WORK TO BE COMPLETED :: Omit the pictures, then write out every entry exactly as it reads.

RECORDS TO USE ::

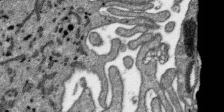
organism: Human
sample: Lung epithelial cells, uninfected (mock) control
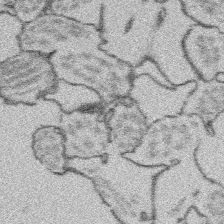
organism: Platynereis dumerilii
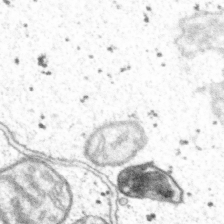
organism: Human
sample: HeLa cells
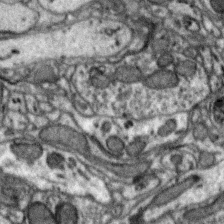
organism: Zebra finch
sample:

RESPONSE TO THE TASK ::
organism: Human
sample: Lung epithelial cells, uninfected (mock) control
organism: Platynereis dumerilii
organism: Human
sample: HeLa cells
organism: Zebra finch
sample:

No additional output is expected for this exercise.